The politics of cleanliness in Duterte’s Philippines

President Rodrigo Duterte won on a platform of order and discipline. During his campaigns for the May 2016 elections, he vowed to end drugs and stamp out criminality.

True to his promise, he wasted no time launching an anti-drug campaign, which has led to thousands of arrests and deaths from police operations and extrajudicial killings. Two years later, in June 2018, he put out an anti-loitering directive that has detained/accosted/arrested over 20,000 in Metro Manila.

Critics condemn the illegality, impunity, and the anti-poor bias of these campaigns, but in this essay, I want to approach them from an “aesthetic” angle. I use the term “aesthetic” in its traditional meaning (aisthesis in Greek), which simply pertains to the senses.

Pro-Duterte politics deploys an aesthetic that professes a devotion to cleanliness, which connotes beauty, modernity, progress, efficiency, order, goodness, and discipline. Conversely, it has a marked aversion to dirt, which is associated with ugliness, poverty, crime and disorder. The anti-drug and anti-loitering campaigns have weaponised this aesthetic to deadly effect.

Pro-Duterte politics relies heavily on photos and images. It gives a premium on “seeing” the “beauty” of the president’s accomplishments: clean streets, paved roads, and new infrastructure, among others. This essay unpacks the limits of this visual politics and ends with “aesthetic” reflections on Philippine society.

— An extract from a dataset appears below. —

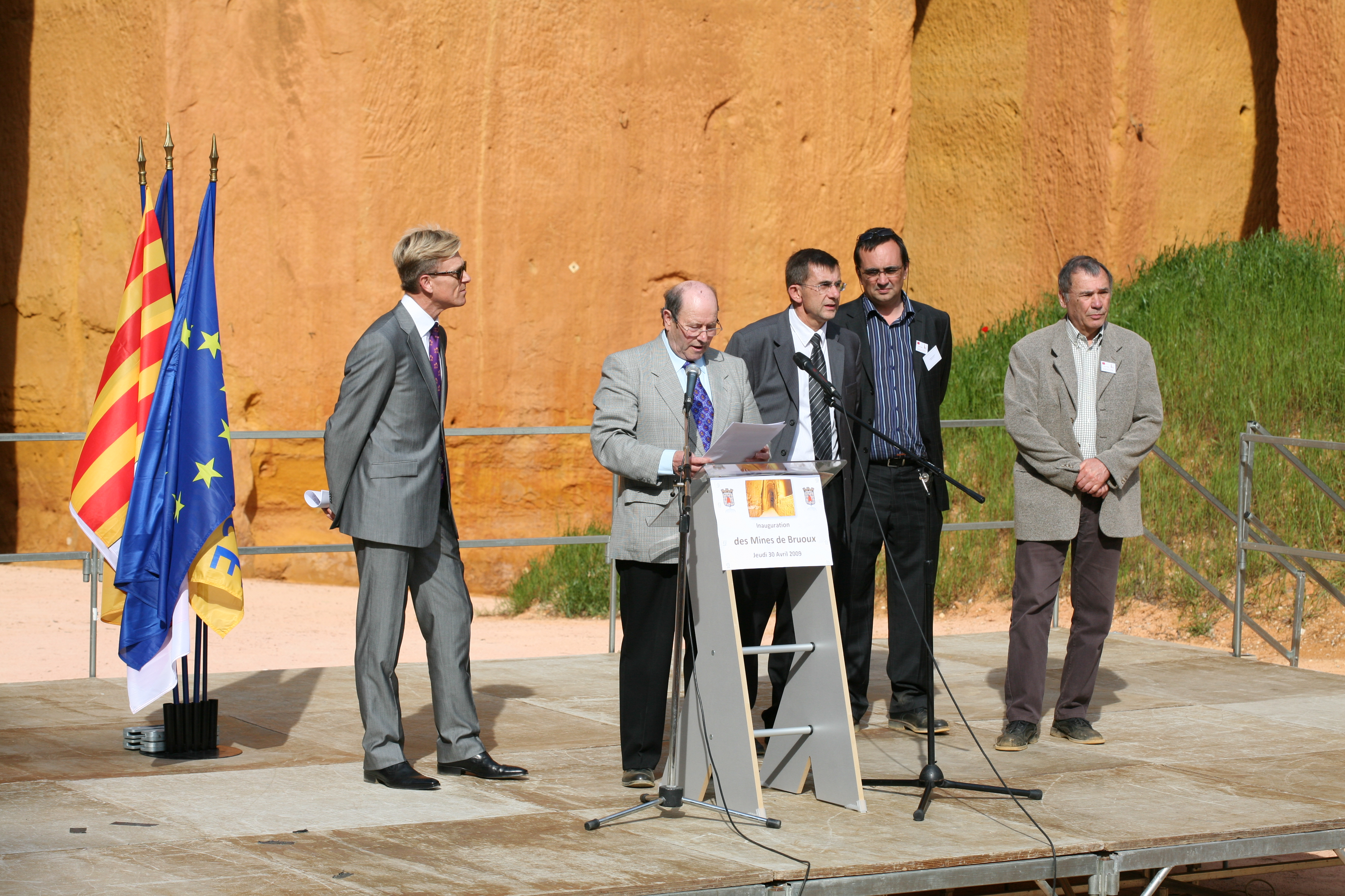 Le maire de Gargas, le sous-préfet et personnalités politiques du Luberon lors de l'inauguration des mines de Bruoux à Gargas, Vaucluse, France
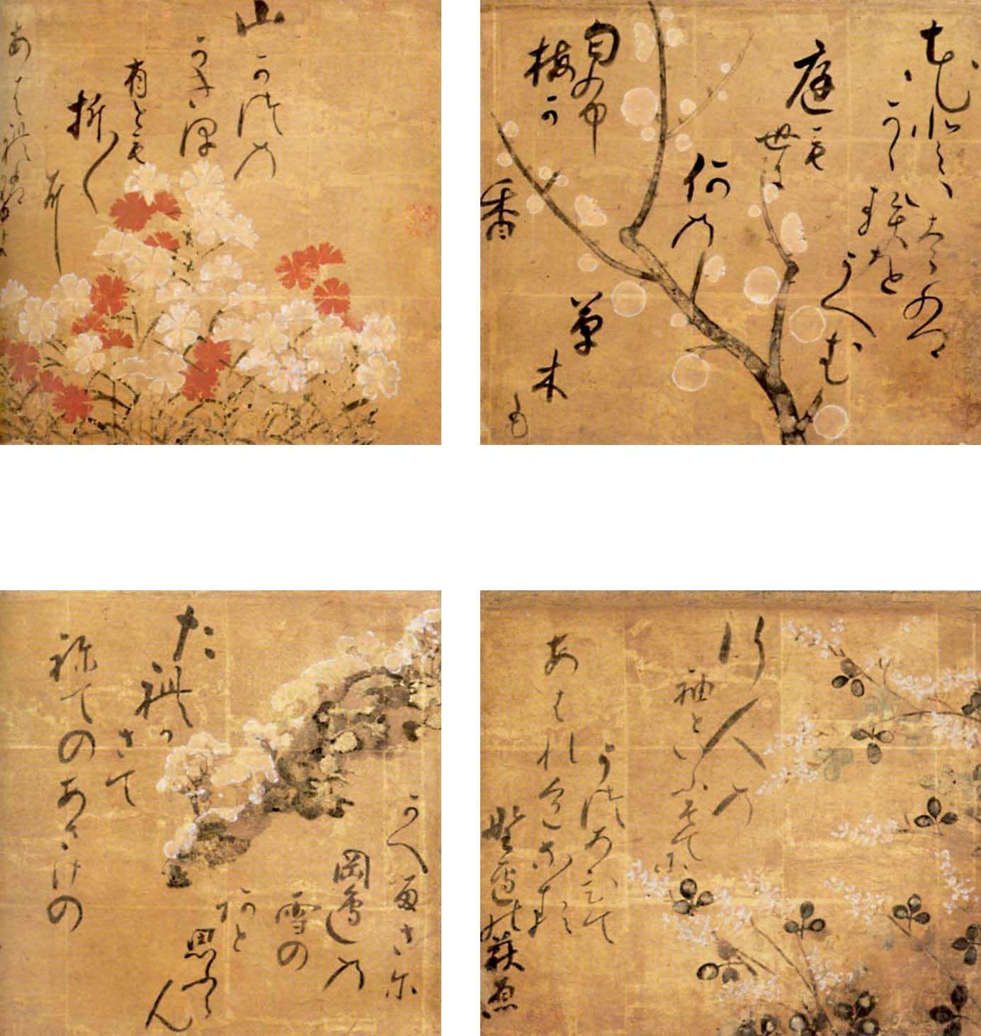 Ogata Kenzan: Pflaumen, Nelke, Klee und Schnee

Dirt and cleanliness in the Philippines

The Philippines is obsessed with beauty and cleanliness. Images of fair-skinned actors fill TV screens and cinemas. Skin-whitening products abound, as do advertisements promising young, clear, rejuvenated skin.

In a society where many Filipinos have naturally brown/tanned skin, fair skin is synonymous with, and constitutive of, beauty, class, wealth, and power. Partly attributed to colonial mentality, a desire for fair skin can be traced to the Spanish and American colonial regimes, whose racial discourses elevated the rich, powerful, and fair-skinned elites over the poor, weak, and brown natives.

Imelda Marcos, First Lady of the Philippines from 1965 to 1986, promoted the beautification of Metro Manila. She patronised the arts and commissioned buildings designed by prominent architects. Today, city governments undertake similar campaigns, though less on the scale of Imelda’s.

Many Filipinos are sensitive to criticisms of Manila’s appearance. They were in an uproar when Dan Brown’s novel, Inferno, tagged the capital as “the gates of hell.” In 1998, President Joseph Estrada sought to ban American actress Claire Danes from the country. She had said that Manila was “ghastly and weird.” It “smelled of cockroaches with rats all over. There is no sewerage system, and the people do not have anything—no arms, no legs, no eyes.”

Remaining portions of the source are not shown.